Goal of the exercise:
Print the whole listing again exactly as it stands, leaving out any images.
Segment Open
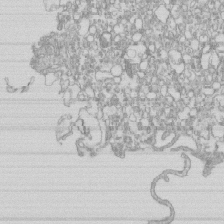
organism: Mouse
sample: Macrophages
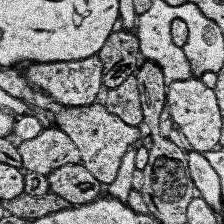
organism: Human
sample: Temporal Lobe
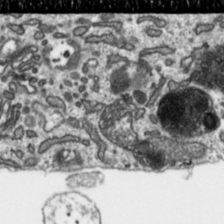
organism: Toxoplasma gondii
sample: Parasites in a vacuole inside a host cell
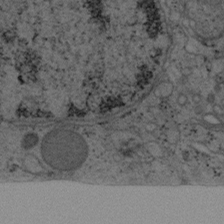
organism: Human
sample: HeLa cells
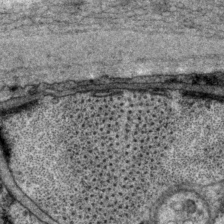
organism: P. pacificus
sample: Pharynx
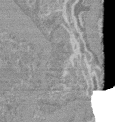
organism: Mouse
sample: Glomerulus
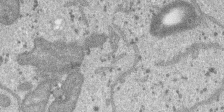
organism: Human
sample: Lung epithelial cells infected with SARS-CoV-2
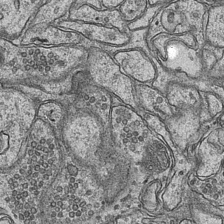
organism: Mouse
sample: CA1 Hippocampus
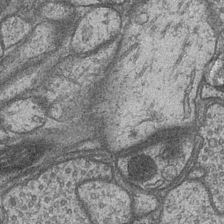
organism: Drosophila
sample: Optic medulla
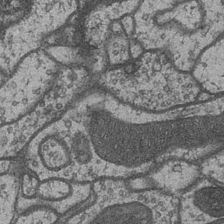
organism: Drosophila
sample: Optic medulla
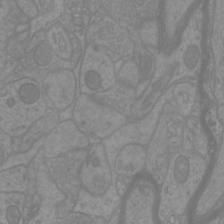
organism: Mouse
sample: Cortical neurons
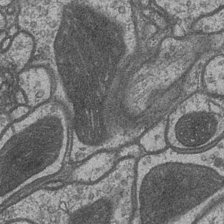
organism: Drosophila
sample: Optic medulla
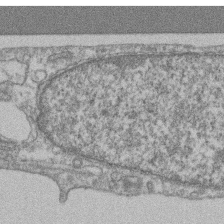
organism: Mouse
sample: T cell stromal cell synapse
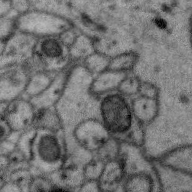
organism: Zebra finch
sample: Brain
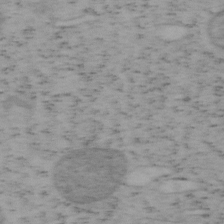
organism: Mouse
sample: OT-I killer T cells with ID8 ovarian cancer cells
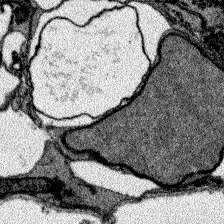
Segment Closed
Answer box:
organism: Mouse
sample: Macrophages
organism: Human
sample: Temporal Lobe
organism: Toxoplasma gondii
sample: Parasites in a vacuole inside a host cell
organism: Human
sample: HeLa cells
organism: P. pacificus
sample: Pharynx
organism: Mouse
sample: Glomerulus
organism: Human
sample: Lung epithelial cells infected with SARS-CoV-2
organism: Mouse
sample: CA1 Hippocampus
organism: Drosophila
sample: Optic medulla
organism: Drosophila
sample: Optic medulla
organism: Mouse
sample: Cortical neurons
organism: Drosophila
sample: Optic medulla
organism: Mouse
sample: T cell stromal cell synapse
organism: Zebra finch
sample: Brain
organism: Mouse
sample: OT-I killer T cells with ID8 ovarian cancer cells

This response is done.